4. Der erkennende Senat sieht keinen Grund, die abfärbende Wirkung des § 15 Abs. 3 Nr. 1 Satz 1 Alternative 1 und Satz 2 Alternative 1 EStG n.F. für gemischt tätige vermögensverwaltende Personengesellschaften stärker einzuschränken, als dies bisher für gemischt tätige freiberufliche Personengesellschaften geschehen ist.

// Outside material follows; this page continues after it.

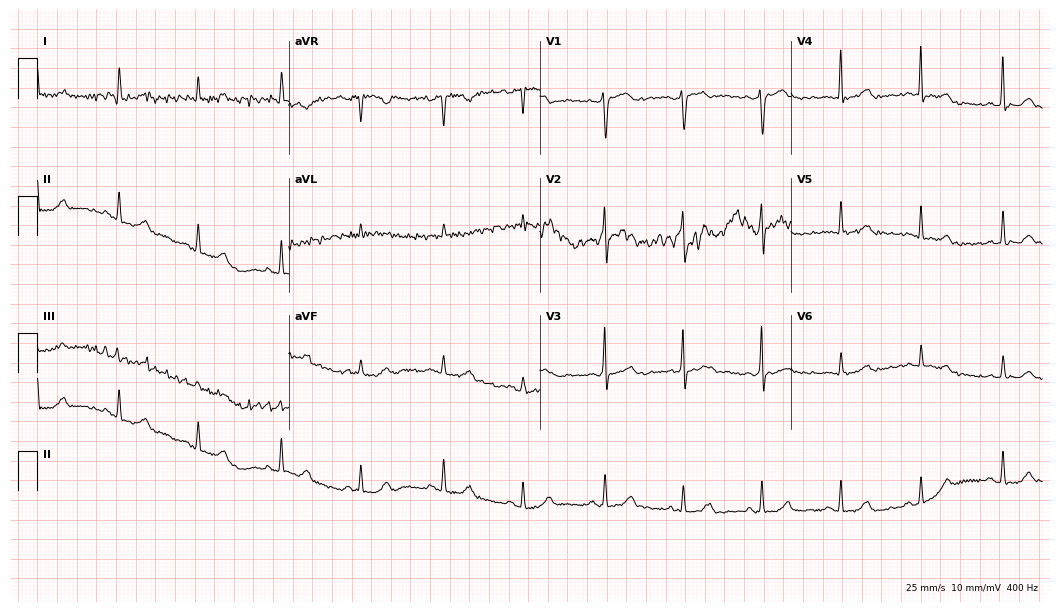
12-lead ECG from a 41-year-old woman. Screened for six findings — first-degree AV block, right bundle branch block (RBBB), left bundle branch block (LBBB), sinus bradycardia, atrial fibrillation (AF), sinus tachycardia — none is recorded. Findings outside these six are not listed.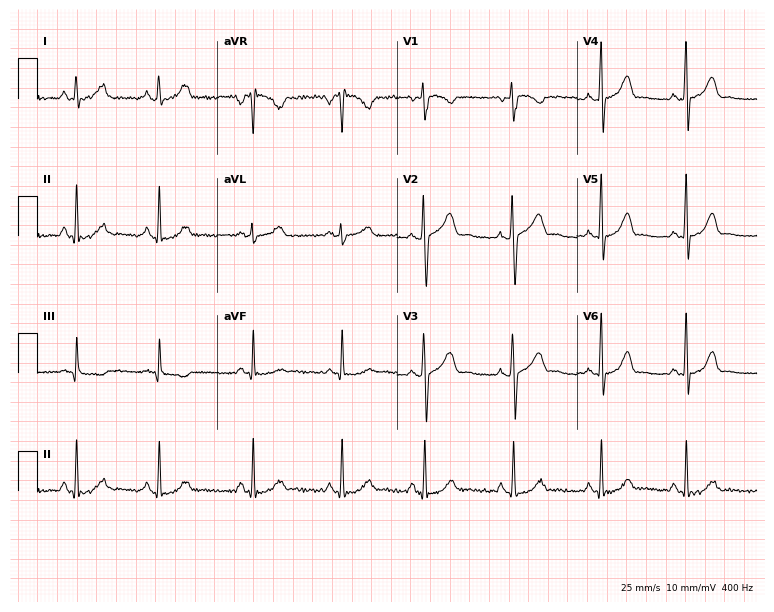
ECG (7.3-second recording at 400 Hz) — a female, 30 years old. Screened for six findings — first-degree AV block, right bundle branch block, left bundle branch block, sinus bradycardia, atrial fibrillation, sinus tachycardia — none is recorded.

Für gemischt tätige vermögensverwaltende Personengesellschaften ist keine höhere Bagatellgrenze anzusetzen (dazu a). Bei solchen Personengesellschaften ist der Prüfung der sog. Abfärbewirkung auch kein mehrjähriger Beobachtungszeitraum zugrunde zu legen (dazu b). Auch von Verfassungs wegen ist eine Neuausrichtung der Geringfügigkeitsgrenze nicht geboten (dazu c).
a) Für gemischt tätige vermögensverwaltende Personengesellschaften ist keine höhere Bagatellgrenze anzusetzen (dies noch offen lassend BFH-Urteil in BFHE 261, 157, BStBl II 2020, 118, Rz 36).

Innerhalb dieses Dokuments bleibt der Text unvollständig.